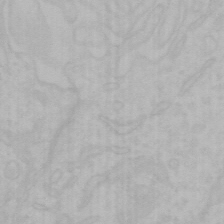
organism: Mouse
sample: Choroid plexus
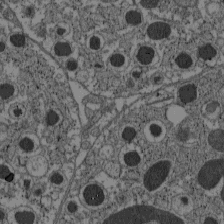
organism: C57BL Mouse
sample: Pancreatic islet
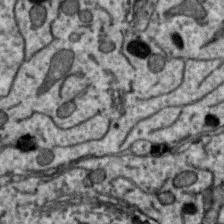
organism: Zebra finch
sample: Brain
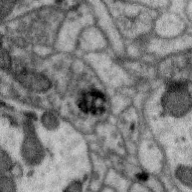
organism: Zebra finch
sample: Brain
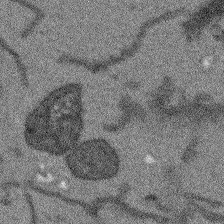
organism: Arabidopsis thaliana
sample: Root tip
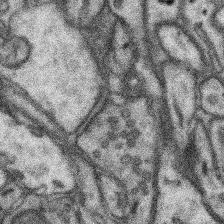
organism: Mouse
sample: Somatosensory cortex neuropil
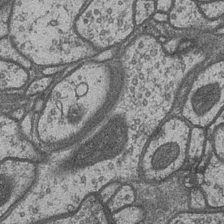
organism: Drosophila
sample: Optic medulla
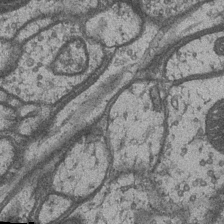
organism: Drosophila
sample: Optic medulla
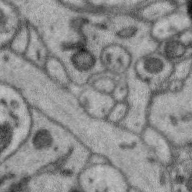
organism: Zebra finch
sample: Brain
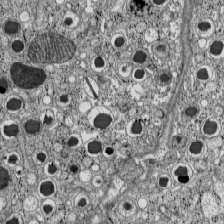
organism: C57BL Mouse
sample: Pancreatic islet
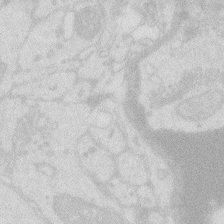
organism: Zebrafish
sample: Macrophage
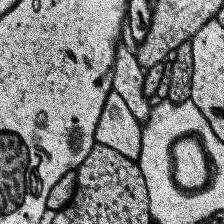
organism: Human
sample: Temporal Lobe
---
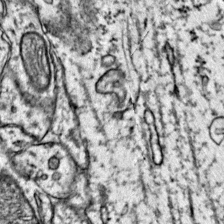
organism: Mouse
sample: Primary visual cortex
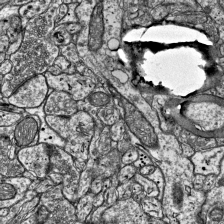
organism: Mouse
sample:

- [TRY IT]
Once the line with "sample: Somatosensory cortex neuropil" is found above, transcribe each line from it through the line with "sample: Temporal Lobe", exactly, and omit the pictures.

- [SOLUTION TO THIS EXERCISE]
sample: Somatosensory cortex neuropil
organism: Drosophila
sample: Optic medulla
organism: Drosophila
sample: Optic medulla
organism: Zebra finch
sample: Brain
organism: C57BL Mouse
sample: Pancreatic islet
organism: Zebrafish
sample: Macrophage
organism: Human
sample: Temporal Lobe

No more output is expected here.